Reproduce each record verbatim, images excluded.
Start of Data in this exercise
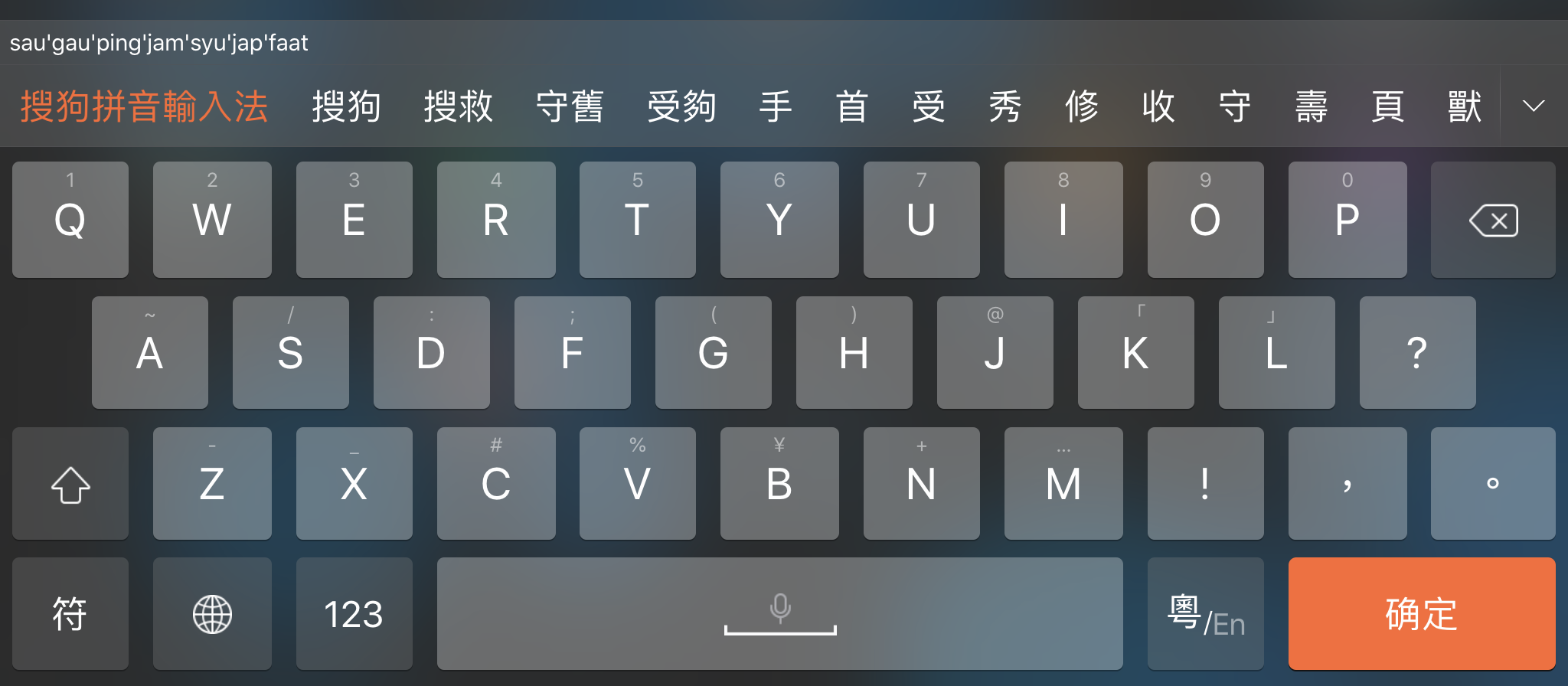 粵語: 喺iPad上使用搜狗輸入法拼音打字嘅畫面
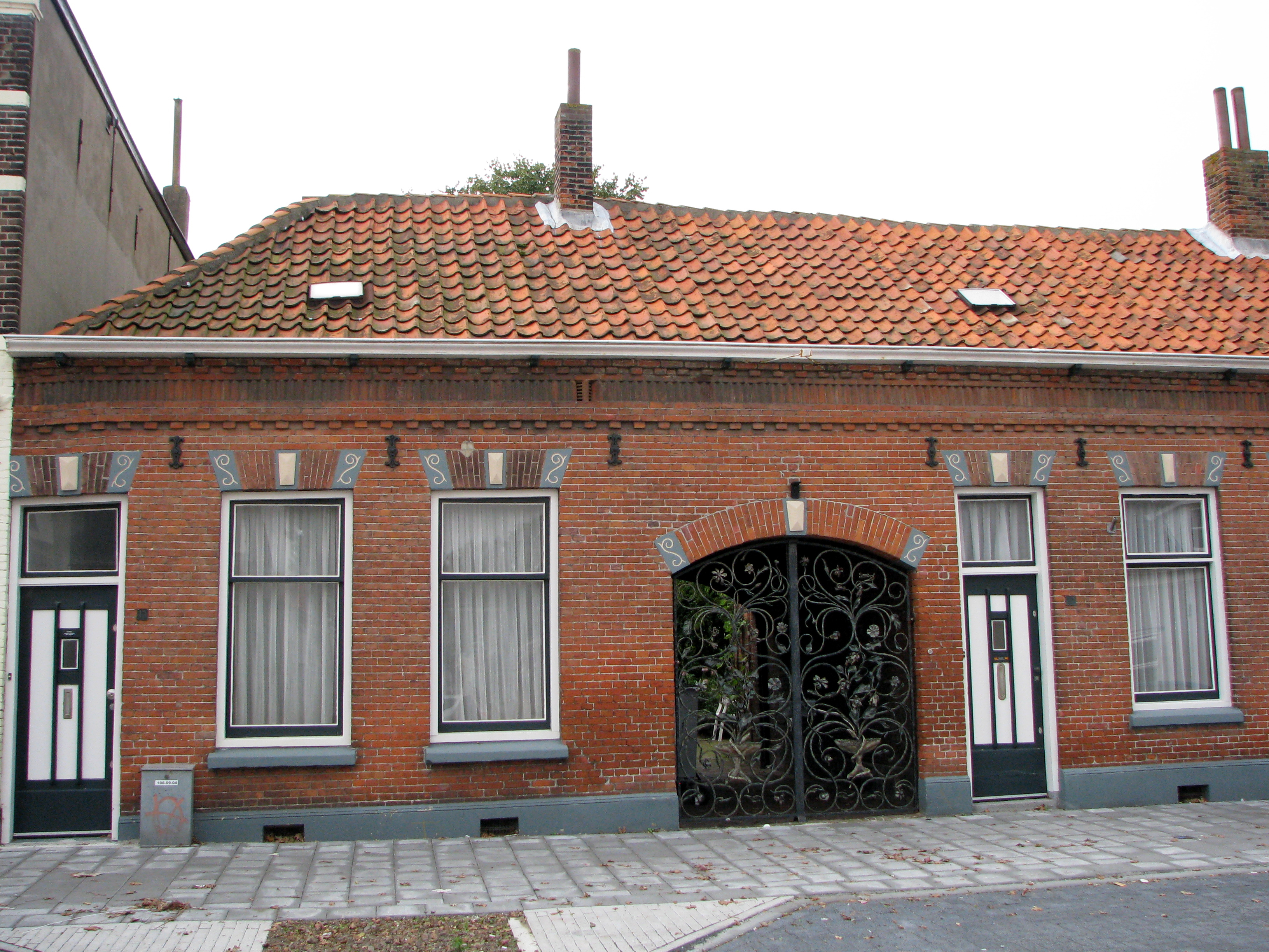 Vlissingen, Hobeinstraat 13-27, inclusief poort naar achterliggend hofje
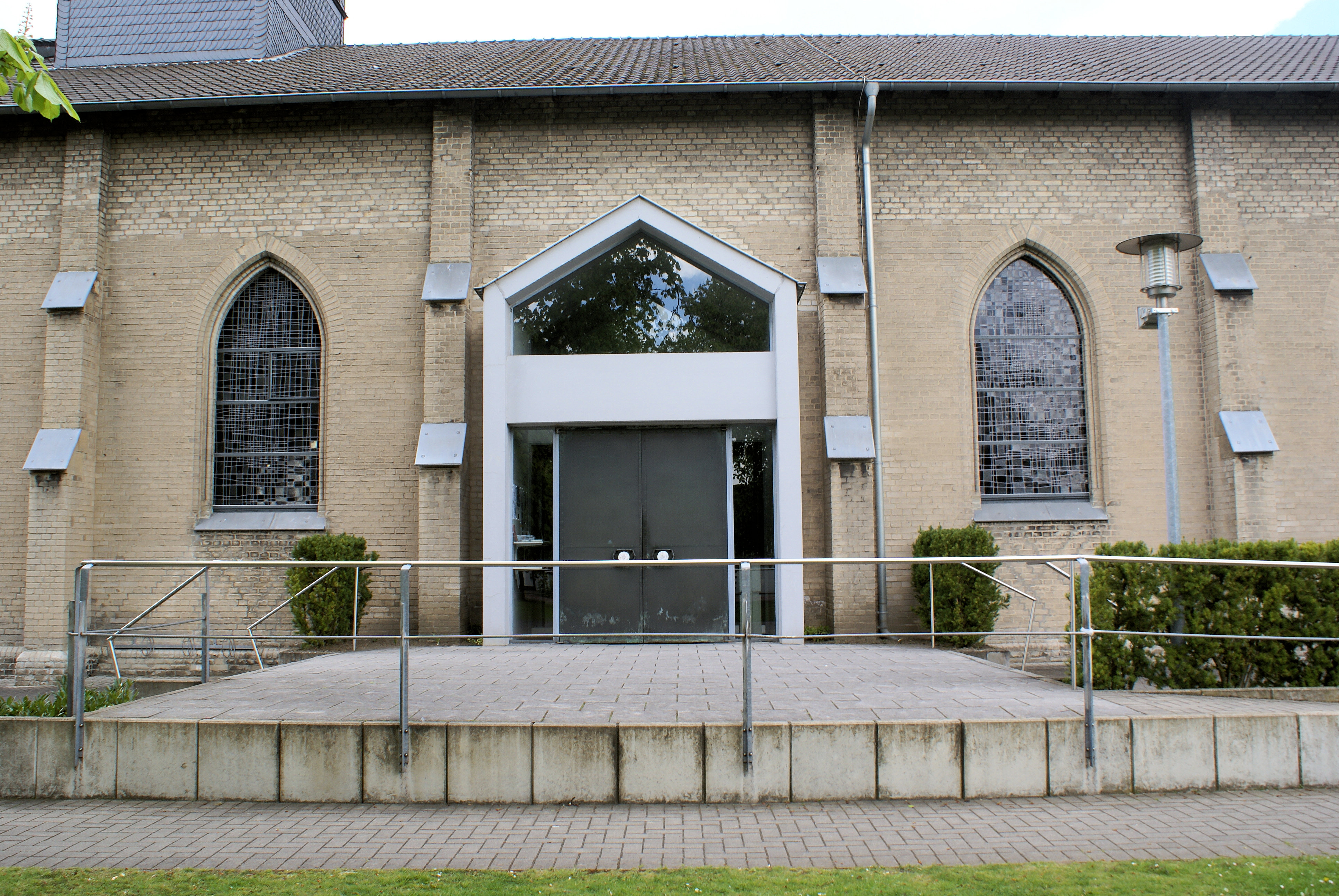 St. Marien in Dorsten-Hervest, Landkreis Recklinghausen, Nordrhein-Westfalen, Deutschland
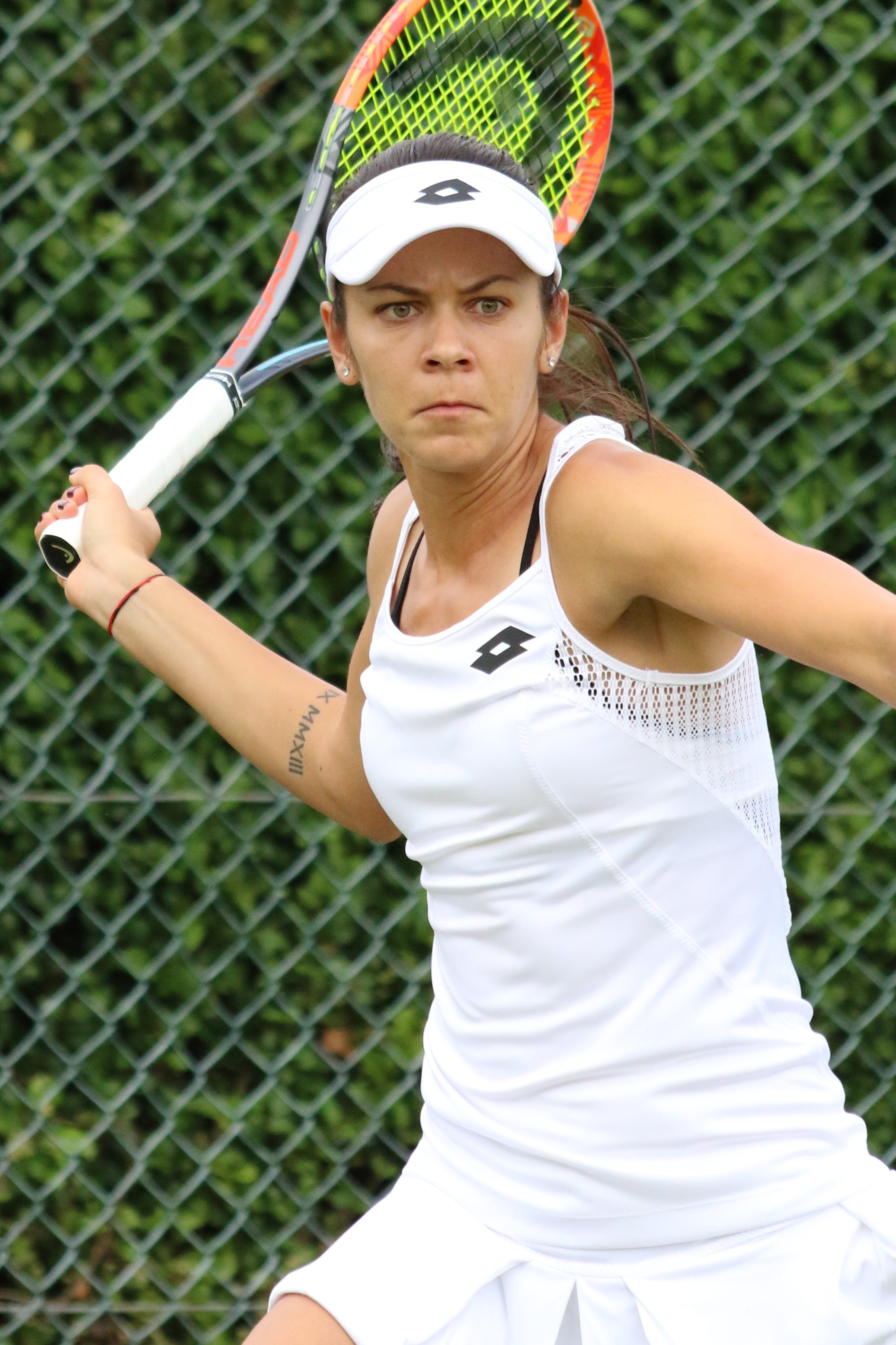 Mitu WMQ16 (11)
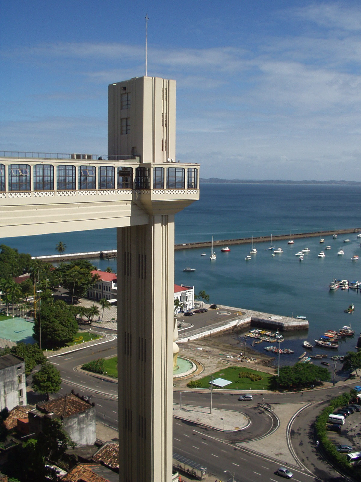 L'ascenceur de Salvador, qui relie la ville haute (le Pelourinho) à la ville basse. En arrière-plan, la baie de tous les saints. Auteur: Julien Vandeburie
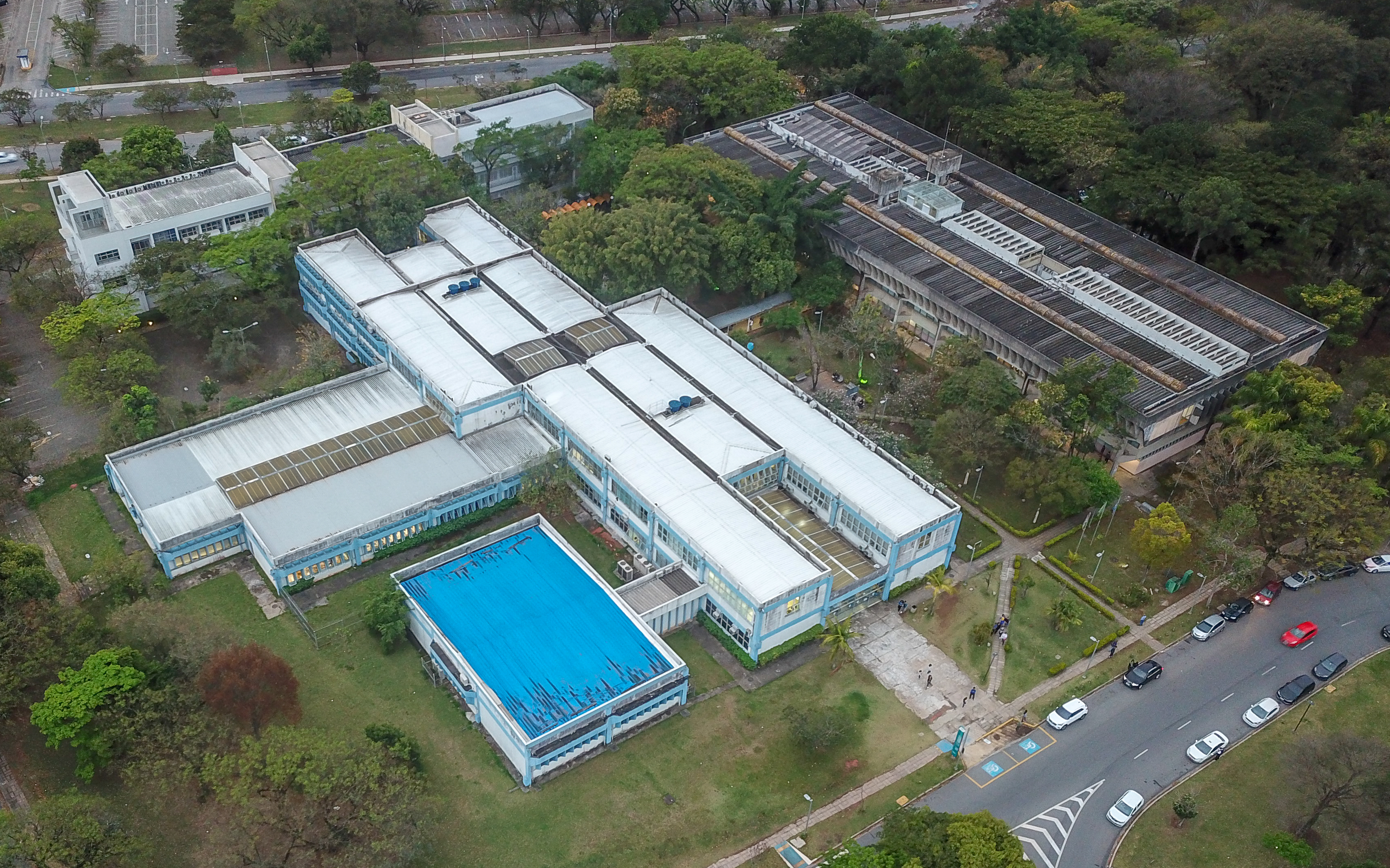 Vista aérea IME-USP
End of Data in this exercise
_Output below_.
 粵語: 喺iPad上使用搜狗輸入法拼音打字嘅畫面
 Vlissingen, Hobeinstraat 13-27, inclusief poort naar achterliggend hofje
 St. Marien in Dorsten-Hervest, Landkreis Recklinghausen, Nordrhein-Westfalen, Deutschland
 Mitu WMQ16 (11)
 L'ascenceur de Salvador, qui relie la ville haute (le Pelourinho) à la ville basse. En arrière-plan, la baie de tous les saints. Auteur: Julien Vandeburie
 Vista aérea IME-USP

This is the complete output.